I remember Dave questioning the value of hiring a computer guy into the instrument lab. So Paul Stoft made such a good case for the instrument controller idea that Dave strongly considered buying DEC. This was revealed to me years later by Bill Hewlett. The injection of computer expertise into the lab soon became noticeable during coffee breaks, particularly after we had the first minicomputer prototype installed in the lab. Soon somebody procured a four-pass Fortran compiler, and more than one compilation a day was considered exceptional.
At the end of 1968, the Rockaway Division was almost ready to ship (with a prayer) their Telemetry FM Signal Generator series 3205A, when spurious signals that had plagued them earlier, recurred again. That same problem existed for years with all signal generators based on the step-recovery diode frequency multiplier. So they decided to ask HP Labs for help. Paul Stoft and Barney Oliver charged me with the task of solving the problem quickly and in a way that the product could be readied for shipment with minimum intervention to the hardware. To prepare me, I was given 37 long articles on the topic. These had all already been studied by the Rockaway engineers and I was told that many microwave engineers and some professors from MIT and Stanford who had studied the problem would also be interested in learning my solution?

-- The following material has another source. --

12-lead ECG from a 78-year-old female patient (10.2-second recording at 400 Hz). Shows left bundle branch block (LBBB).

Circuit model for step-recovery-diode |
Facing this intimidating deadline, I asked myself why did I not stay at Stanford or join UC Berkeley? I also concluded that the only chance for me to solve the problem was to use a new tool that had not been tried before. Computer modeling came to mind but the commercially available circuit analysis programs ran on $2000 an hour CDC 6400 computers and were doing only steady state analysis. This excluded any non-linear circuits, which included the step-recovery diode case. The early HP 2116A minicomputer standing in the corner of the lab all of a sudden became the hope for saving my job. Out of the fairly complex circuit diagram I singled out the step-recovery diode module because it was present in all signal generators that were beset with the spurious signal problem. It was fairly easy to write down the few discrete equations for the simple circuit shown in the adjacent picture except for the step recovery diode. A short discussion with John Moll resulted in a diode model that was a short when forward biased and a capacitor when reverse biased.

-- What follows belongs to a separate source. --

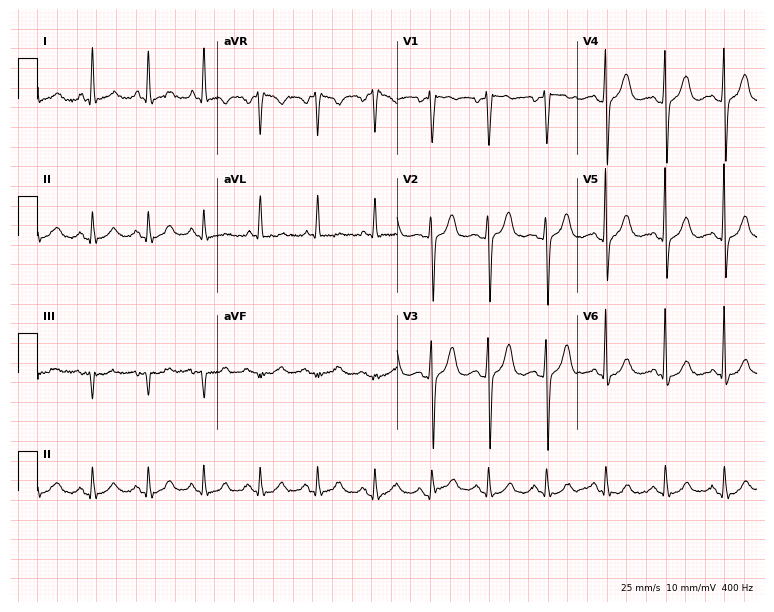
Standard 12-lead ECG recorded from a 68-year-old male patient (7.3-second recording at 400 Hz). The tracing shows sinus tachycardia (a sinus rate of 100 beats per minute or more).

Without getting into details of how the currents and voltages of the circuit were displayed with a strip-chart recorder let me just say that the very first run of the circuit model produced the spurious signals in addition to the desired output. By changing the inductor value of L and the diode capacitance, the frequency of the spurious signal could be changed and it was immediately obvious that a damping of this combination would eliminate the problem for a slight penalty in efficiency. It was difficult to hide my excitement when I ran into Barney’s office and showed him the results of the simulation on pieces of a strip chart. He was quickly convinced and my next task was to reproduce the solution on the actual 3205A signal generator. A piece of poly-iron placed near the short transmission line, which served as the inductor L in the actual instrument did the trick and the shipment of the product could commence with just a three month delay.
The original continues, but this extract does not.